Mary Geraldine Neville, Plaintiff in Error, v. City of Chicago, Defendant in Error.
    Gen. No. 19,704.
    (Not to be reported in full.)
    Error to the Superior Court of Cook county; the Hon. Charles A. McDonald, Judge, presiding. Heard in the Branch Appellate Court at the October term,'1913.
    Reversed and remanded.
    Opinion filed February 4, 1915.
    Statement of the Case.
    Action by Mary Geraldine Neville against the city of Chicago for damages for injuries resulting from a fall on a defective sidewalk. From a judgment in favor of defendant, plaintiff brings error.
    The essential facts are stated in a review of a former trial in the opinion filed in Neville v. City of Chicago, 154 Ill. App. 537. Upon the second trial, it was clearly shown that the sidewalk upon which the accident occurred was at that time old and worn, was affected by dry-rot and had been frequently repaired. While several witnesses called by defendant testified that they had never seen any holes in the sidewalk, all of them practically admitted that the walk was in the condition above stated. The manner in which the accident occurred was not disputed. The real dispute in the case arose upon the claim of the plaintiff that certain ailments that developed long after the accident were directly caused by the accident. Most of the evidence on this point was given by physicians. Some of the evidence of these physicians was opinion evidence, and some was as to matters of fact. The physician who attended the plaintiff at the time of the accident testified only as to the plaintiff’s injuries at that time and his treatment for a week or two thereafter. At the defendant’s request, the court gave to the jury the following instructions:
    “The court instructs you that you are to judge of the credibility of doctors and experts the same as of the credibility of other witnesses. You are not bound to take as absolutely true the testimony of any doctor or expert, but you are authorized to consider the apparent consistency, fairness and congruity of such testimony; the probability or improbability of the same; the motive, temper, feeling or bias of the witness, if any, his interest or lack of interest, if any, in the result of the case; and to give such credit to such testimony as, under all the circumstances, you believe it to be entitled to, and no more.”
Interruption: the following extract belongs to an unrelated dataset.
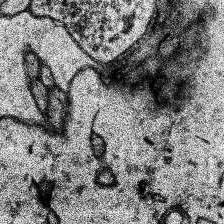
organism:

    A. W. Fulton and T. F. Laramie, for plaintiff in error.
    
      Abstract of the Decision.
    1. Witnesses, § 253
      
      —effect of calling attention to witnesses or particular testimony. The practice of calling special attention to particular witnesses or particular testimony in instructions to the jury may so effect the result as to constitute reversible error.
    2. Instructions, § 101*—credibility of particular classes of persons. Where othér instructions given were a sufficient guide to the jury in weighing the evidence, including that of doctors, a special instruction as to the testimony and credibility of the doctors was held to be reversible error, the jury being informed that they were not bound to take as absolutely true the testimony of any doctor or expert, which, under the peculiar circumstances of the case, could hardly fail to convey the impression that the testimony of the doctors should be scrutinized more closely than that of other witnesses.
    3. Instructions, § 95*—credibility of witnesses. The principle that a jury is not bound to accept as true the testimony of any witness, if there are any facts or circumstances tending to discredit his evidence, is not peculiarly or especially applicable to the testimony of doctors or experts, so that such experts should not be singled out in announcing the general rule to the jury.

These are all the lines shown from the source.